La La Land took a more nuanced study of this as the failed romance became center stage for a nostalgic musical starring Ryan Gosling’s Sebastian and Emma Stone’s Mia. The pair are both driven by creative desires—Sebastian wishes to create an elite jazz club that harkens back to what he perceives to be the genre’s golden age and Mia wishes to become a movie star like those from yesteryear she’s idolized since childhood—and that mutual longing pulls them both together and then apart. Ultimately, the film embraces the artifice of storytelling by reviving one of cinema’s oldest and most revered fantasies, the musical, but marries it to the bittersweetness of reality.
The ending of La La Land is about the comfort and necessity of our fantasies, be they in movies or our own personal lives, as encompassed by a lush dream sequence shared by a briefly reunited Mia and Sebastian. It is of the life they could’ve had, yet reluctantly gave up for their more complicated, messier realities. They achieved their dreams and lost each other in the process, still the emotion of what they left behind lingers.

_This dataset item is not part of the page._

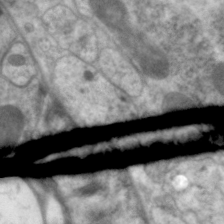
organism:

First Man cements this thematic anguish and zeal, which connects all the films. More acutely and profoundly, Neil Armstrong reaches for his own achievement, one of a grounded reality that’s as solid as the rockets from which he’ll literally rise above the clouds. Whereas Mia and Sebastian dance among a bejeweled sky, Armstrong soars through it without a sense of metaphor or fantasy. Still, that intangible pain of what hides in his mind remains. It is of a grief that compels him as relentlessly as his desire, and a sense of loss that he cannot get his arms around as well as Mia and Sebastian do each other in a waltz. There is no artifice in him letting go of Karen’s bracelet on the moon, only the sense of a man accepting a paid price for a dream achieved, and whose receipt is confided in the solitary company of one. But at last, when he gets home, he is able to connect with a wife he has long kept at arm’s length, even if the technical details of his achievement (like a decompression chamber’s glass) still stands between them.
It’s a sagacious sendoff that’s greater than any phony complaints of jingoistic slight. It also plants a flag in the cinematic landscape, marking Chazelle as one of the greats of his generation.